Closed Bug 1167568 Opened 7 years ago Closed 5 years ago
Reader View displays only the first part of specific articles from ehow
Reproduces with Firefox 38.0.5 RC, Firefox 39 beta 1, Nightly 41.0a1. Source page: http://www.ehow.com/how_4851888_throw-graduation-party-budget.html Result: Only the first part of the article is shown in reader view. There are no images. Several subtitles and paragraphs are missing.
Looks like this might be a regression bug. It cannot be reproduced if we use the build. Continue to investigate... : https://github.com/n1k0/readable-proxy/blob/master/vendor/Readability.js
Assignee: nobody → evan
The value of `topCandidates` at is not correct. It shows: ``` <p class="readability-styled" style="display: inline;"> </p><p>Graduation parties are a great way to commemorate the years of hard work teens and college co-eds devote to education. They’re also costly for mom and dad.</p><p class="readability-styled" style="display: inline;"> </p><p>The average cost of a graduation party in 2013 was a whopping $1,200, according to Graduationparty.com; $700 of that was allocated for food. However that budget was based on Midwestern statistics, and parties in urban areas like New York City are thought to have a much higher price tag.</p><p class="readability-styled" style="display: inline;"> </p><p>Thankfully, there are plenty of creative ways to trim a little grad party fat without sacrificing any of the fun or celebratory spirit.</p><p class="readability-styled" style="display: inline;"> </p> ``` Looks like we need to find correct `topCandidates` to fix this issue. : https://github.com/mozilla/readability/blob/master/Readability.js#L782-L806
If we resort `topCandidates ` array and make the item whose content length is maximum as `topCandidates`, then we can get correct result. Looks like the score counting algorithm might be not correct. : https://github.com/evanxd/readability/commit/aa67fe8b25e955051e7a29bd4850de13fd91e84c : https://github.com/mozilla/readability/blob/master/Readability.js#L724-L804
(In reply to Evan Tseng [:evanxd][:愛聞插低] from comment #3) > If we resort `topCandidates ` array and make the item whose content > length is maximum as `topCandidates`, then we can get correct result. > Looks like the score counting algorithm might be not correct. > > : > https://github.com/evanxd/readability/commit/ > aa67fe8b25e955051e7a29bd4850de13fd91e84c > : > https://github.com/mozilla/readability/blob/master/Readability.js#L724-L804 As you might have realized, changing the score counting algorithm also has effects on all the other sites we use Readability with... so it's a tricky balance of figuring out how to maintain that algorithm and have it be as effective as possible on different websites. Would it be useful to have a vidyo/irc conversation about this code and/or do you have questions that I might be able to help with?

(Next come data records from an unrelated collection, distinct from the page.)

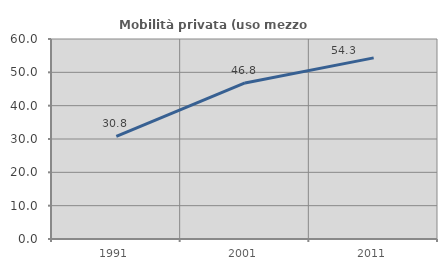
| Category | Mobilità privata (uso mezzo privato) |
|---|---|
| 1991.0 | 30.787 |
| 2001.0 | 46.822 |
| 2011.0 | 54.335 |
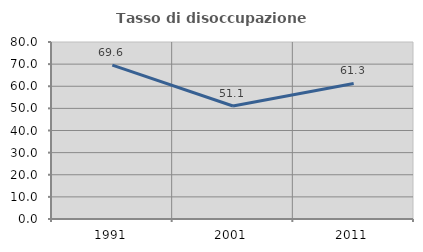
| Category | Tasso di disoccupazione giovanile  |
|---|---|
| 1991.0 | 69.556 |
| 2001.0 | 51.092 |
| 2011.0 | 61.277 |
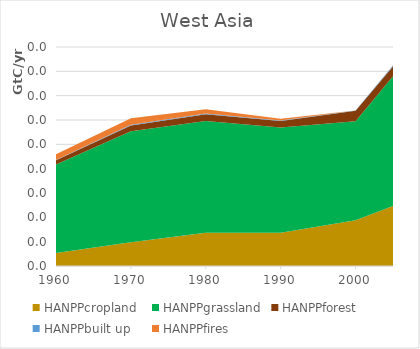
| Category | HANPPcropland | HANPPgrassland | HANPPforest | HANPPbuilt up | HANPPfires |
|---|---|---|---|---|---|
| 1960.0 | 2694.575 | 18165.793 | 863.211 | 63.755 | 1164 |
| 1970.0 | 4879.138 | 22797.299 | 1205.037 | 135.512 | 1344 |
| 1980.0 | 6828.77 | 22984.055 | 1347.048 | 191.447 | 864.84 |
| 1990.0 | 6845.93 | 21614.345 | 1359.348 | 98.46 | 335.403 |
| 2000.0 | 9406.272 | 20342.102 | 2135.778 | 81.701 | 8.163 |
| 2005.0 | 12352.828 | 26640.953 | 1993.976 | 235.291 | 24.535 |
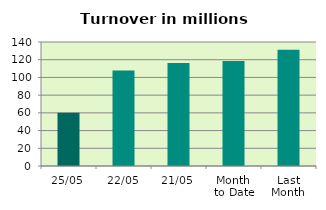
| Category | Series 0 |
|---|---|
| 25/05 | 60.164 |
| 22/05 | 107.752 |
| 21/05 | 116.329 |
| Month 
to Date | 118.586 |
| Last
Month | 131.238 |
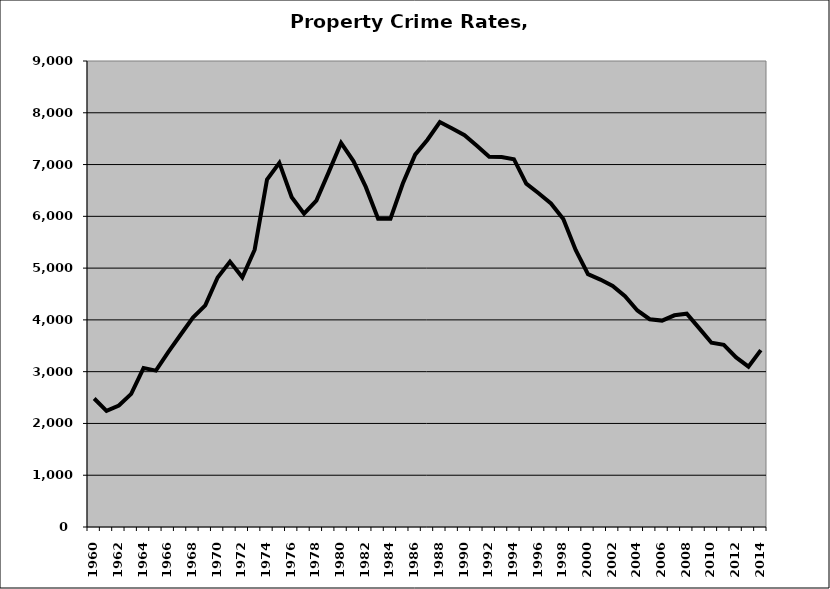
| Category | Property |
|---|---|
| 1960.0 | 2481.198 |
| 1961.0 | 2243.278 |
| 1962.0 | 2345.265 |
| 1963.0 | 2571.001 |
| 1964.0 | 3068.203 |
| 1965.0 | 3020.689 |
| 1966.0 | 3378.488 |
| 1967.0 | 3713.294 |
| 1968.0 | 4045.357 |
| 1969.0 | 4279.666 |
| 1970.0 | 4818.981 |
| 1971.0 | 5125.181 |
| 1972.0 | 4822.345 |
| 1973.0 | 5355.718 |
| 1974.0 | 6709.703 |
| 1975.0 | 7032.703 |
| 1976.0 | 6368.4 |
| 1977.0 | 6051.751 |
| 1978.0 | 6303.933 |
| 1979.0 | 6854.187 |
| 1980.0 | 7418.435 |
| 1981.0 | 7067.381 |
| 1982.0 | 6568.414 |
| 1983.0 | 5954.438 |
| 1984.0 | 5953.253 |
| 1985.0 | 6633.099 |
| 1986.0 | 7191.872 |
| 1987.0 | 7478.724 |
| 1988.0 | 7819.9 |
| 1989.0 | 7695.067 |
| 1990.0 | 7566.468 |
| 1991.0 | 7362.883 |
| 1992.0 | 7151.045 |
| 1993.0 | 7144.989 |
| 1994.0 | 7103.168 |
| 1995.0 | 6630.58 |
| 1996.0 | 6446.34 |
| 1997.0 | 6248.212 |
| 1998.0 | 5947.352 |
| 1999.0 | 5351.472 |
| 2000.0 | 4882.734 |
| 2001.0 | 4779.217 |
| 2002.0 | 4656.422 |
| 2003.0 | 4457.25 |
| 2004.0 | 4182.473 |
| 2005.0 | 4012.778 |
| 2006.0 | 3986.21 |
| 2007.0 | 4088.779 |
| 2008.0 | 4119.144 |
| 2009.0 | 3840.82 |
| 2010.0 | 3558.449 |
| 2011.0 | 3517.403 |
| 2012.0 | 3276.208 |
| 2013.0 | 3097.757 |
| 2014.0 | 3415.452 |
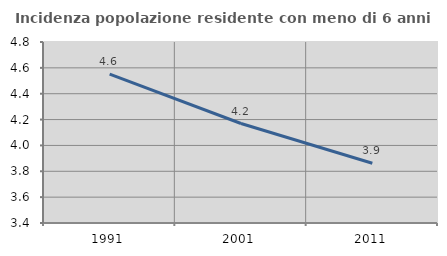
| Category | Incidenza popolazione residente con meno di 6 anni |
|---|---|
| 1991.0 | 4.551 |
| 2001.0 | 4.169 |
| 2011.0 | 3.862 |
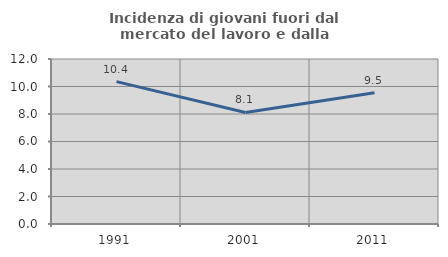
| Category | Incidenza di giovani fuori dal mercato del lavoro e dalla formazione  |
|---|---|
| 1991.0 | 10.356 |
| 2001.0 | 8.111 |
| 2011.0 | 9.546 |
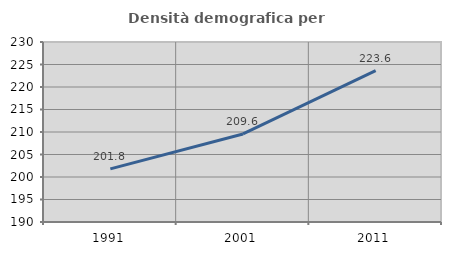
| Category | Densità demografica |
|---|---|
| 1991.0 | 201.812 |
| 2001.0 | 209.566 |
| 2011.0 | 223.633 |
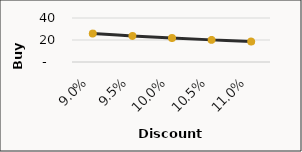
| Category | Discount Rates vs. Buy Prices |
|---|---|
| 0.09 | 25.841 |
| 0.095 | 23.677 |
| 0.1 | 21.784 |
| 0.10500000000000001 | 20.115 |
| 0.11000000000000001 | 18.631 |
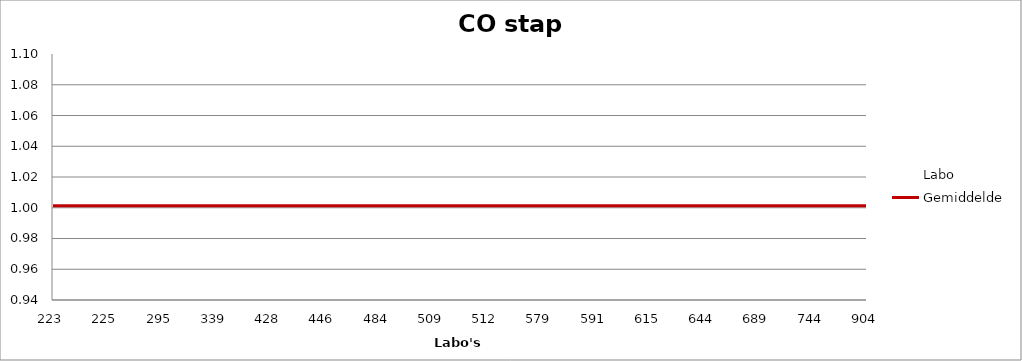
| Category | Labo | Gemiddelde |
|---|---|---|
| 223.0 | 0.986 | 1.001 |
| 225.0 | 1.006 | 1.001 |
| 295.0 | 0.973 | 1.001 |
| 339.0 | 1.04 | 1.001 |
| 428.0 | 1.006 | 1.001 |
| 446.0 | 0.999 | 1.001 |
| 484.0 | 0.993 | 1.001 |
| 509.0 | 1.026 | 1.001 |
| 512.0 | 0.959 | 1.001 |
| 579.0 | 1.04 | 1.001 |
| 591.0 | 0.966 | 1.001 |
| 615.0 | 0.973 | 1.001 |
| 644.0 | 1.1 | 1.001 |
| 689.0 | 0.999 | 1.001 |
| 744.0 | 1.006 | 1.001 |
| 904.0 | 1.006 | 1.001 |
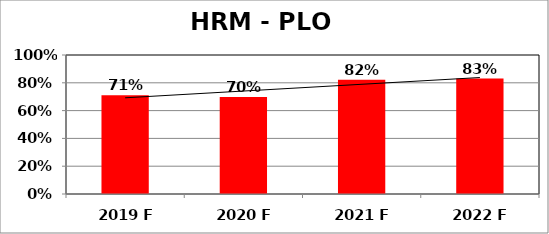
| Category | Series 0 |
|---|---|
| 2019 F | 0.71 |
| 2020 F | 0.697 |
| 2021 F | 0.822 |
| 2022 F | 0.831 |
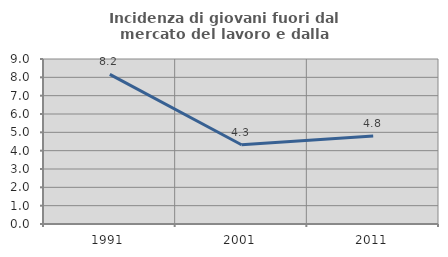
| Category | Incidenza di giovani fuori dal mercato del lavoro e dalla formazione  |
|---|---|
| 1991.0 | 8.163 |
| 2001.0 | 4.321 |
| 2011.0 | 4.795 |
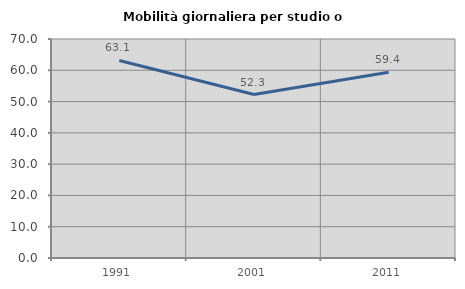
| Category | Mobilità giornaliera per studio o lavoro |
|---|---|
| 1991.0 | 63.134 |
| 2001.0 | 52.252 |
| 2011.0 | 59.387 |
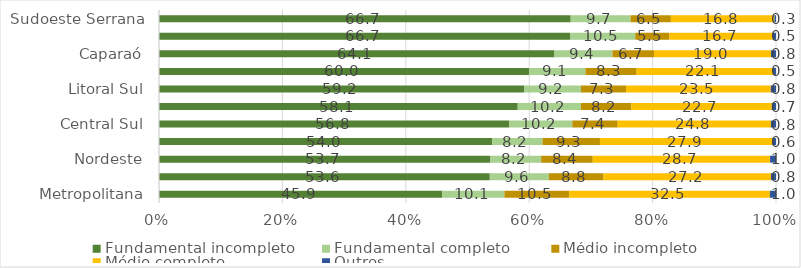
| Category | Fundamental incompleto | Fundamental completo | Médio incompleto | Médio completo | Outros |
|---|---|---|---|---|---|
| Metropolitana | 45.895 | 10.09 | 10.506 | 32.524 | 0.985 |
| Espírito Santo | 53.61 | 9.575 | 8.846 | 27.151 | 0.819 |
| Nordeste | 53.729 | 8.215 | 8.355 | 28.741 | 0.96 |
| Rio Doce | 53.998 | 8.167 | 9.302 | 27.93 | 0.603 |
| Central Sul | 56.792 | 10.197 | 7.358 | 24.826 | 0.827 |
| Centro-Oeste | 58.144 | 10.24 | 8.187 | 22.746 | 0.683 |
| Litoral Sul | 59.214 | 9.184 | 7.303 | 23.455 | 0.844 |
| Noroeste | 59.965 | 9.146 | 8.308 | 22.102 | 0.478 |
| Caparaó | 64.107 | 9.39 | 6.73 | 18.963 | 0.81 |
| Central Serrana | 66.686 | 10.503 | 5.547 | 16.743 | 0.522 |
| Sudoeste Serrana | 66.727 | 9.712 | 6.527 | 16.777 | 0.257 |
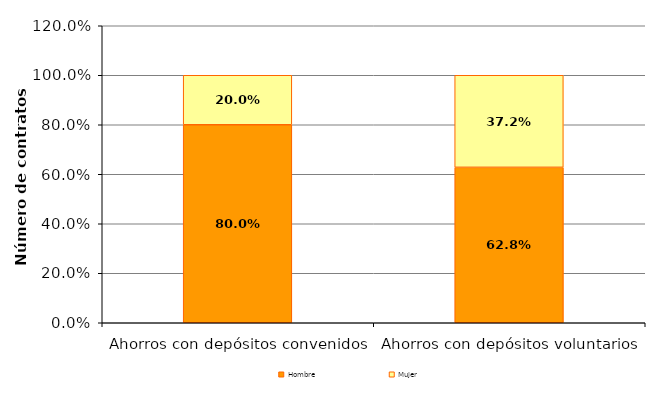
| Category | Hombre | Mujer |
|---|---|---|
| Ahorros con depósitos convenidos | 0.8 | 0.2 |
| Ahorros con depósitos voluntarios | 0.628 | 0.372 |
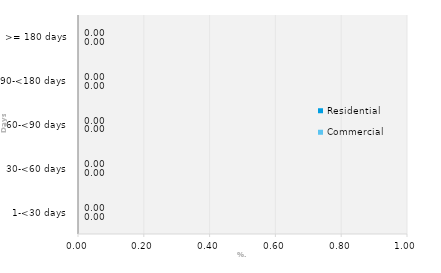
| Category | Commercial | Residential |
|---|---|---|
| 1-<30 days | 0 | 0 |
| 30-<60 days | 0 | 0 |
| 60-<90 days | 0 | 0 |
| 90-<180 days | 0 | 0 |
| >= 180 days | 0 | 0 |
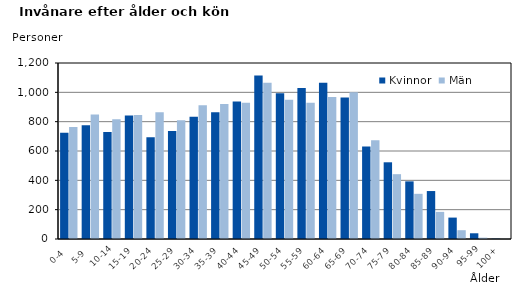
| Category | Kvinnor | Män |
|---|---|---|
|   0-4  | 725 | 763 |
|   5-9  | 776 | 849 |
| 10-14 | 729 | 816 |
| 15-19  | 842 | 845 |
| 20-24  | 693 | 864 |
| 25-29  | 736 | 810 |
| 30-34  | 833 | 912 |
| 35-39  | 865 | 921 |
| 40-44  | 937 | 929 |
| 45-49  | 1114 | 1066 |
| 50-54  | 994 | 949 |
| 55-59  | 1029 | 929 |
| 60-64  | 1066 | 969 |
| 65-69  | 964 | 1001 |
| 70-74  | 631 | 674 |
| 75-79  | 523 | 442 |
| 80-84  | 393 | 308 |
| 85-89  | 327 | 185 |
| 90-94  | 146 | 60 |
| 95-99 | 39 | 9 |
| 100+ | 2 | 1 |
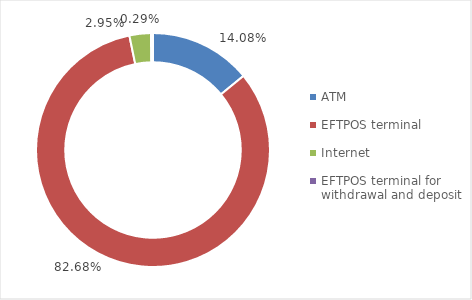
| Category | Series 0 |
|---|---|
| ATM | 4765690 |
| EFTPOS terminal | 27982858 |
| Internet | 998958 |
| EFTPOS terminal for withdrawal and deposit | 97653 |
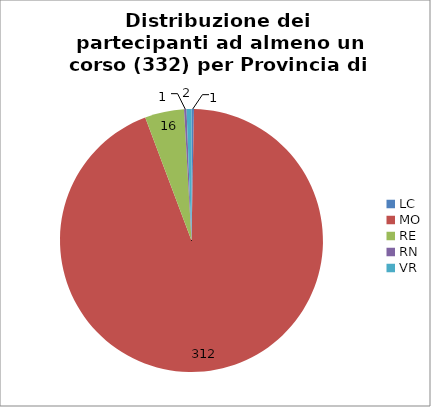
| Category | Nr. Tesserati |
|---|---|
| LC | 1 |
| MO | 312 |
| RE | 16 |
| RN | 1 |
| VR | 2 |
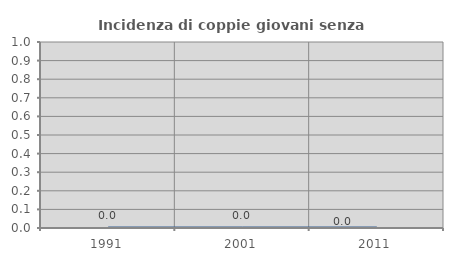
| Category | Incidenza di coppie giovani senza figli |
|---|---|
| 1991.0 | 0 |
| 2001.0 | 0 |
| 2011.0 | 0 |

> As you might have realized, changing the score counting algorithm also has > effects on all the other sites we use Readability with... so it's a tricky > balance of figuring out how to maintain that algorithm and have it be as > effective as possible on different websites. Yes, I know that. Looks like we might generate new regression issues easily after land a patch now. Do you think we already have enough test to avoid regression issues on ? > Would it be useful to have a vidyo/irc conversation about this code and/or > do you have questions that I might be able to help with? I have a question now, and I'm finding the root cause. If I apply the patch and use readable-proxy to test the webpage mentioned on Comment 0, the result will be good or failed intermittently. It's weird. Do you think it is possible to happen? I'm investing the issue. If I have problems, I'll pin you. Thanks for asking. :) : https://github.com/mozilla/readability/tree/master/test : https://github.com/evanxd/readability/commit/aa67fe8b25e955051e7a29bd4850de13fd91e84c : https://github.com/n1k0/readable-proxy/ : http://www.ehow.com/how_4851888_throw-graduation-party-budget.html
Evan, could you answer my question yesterday -- did we have enough sample articles as test cases to ensure we don't break things?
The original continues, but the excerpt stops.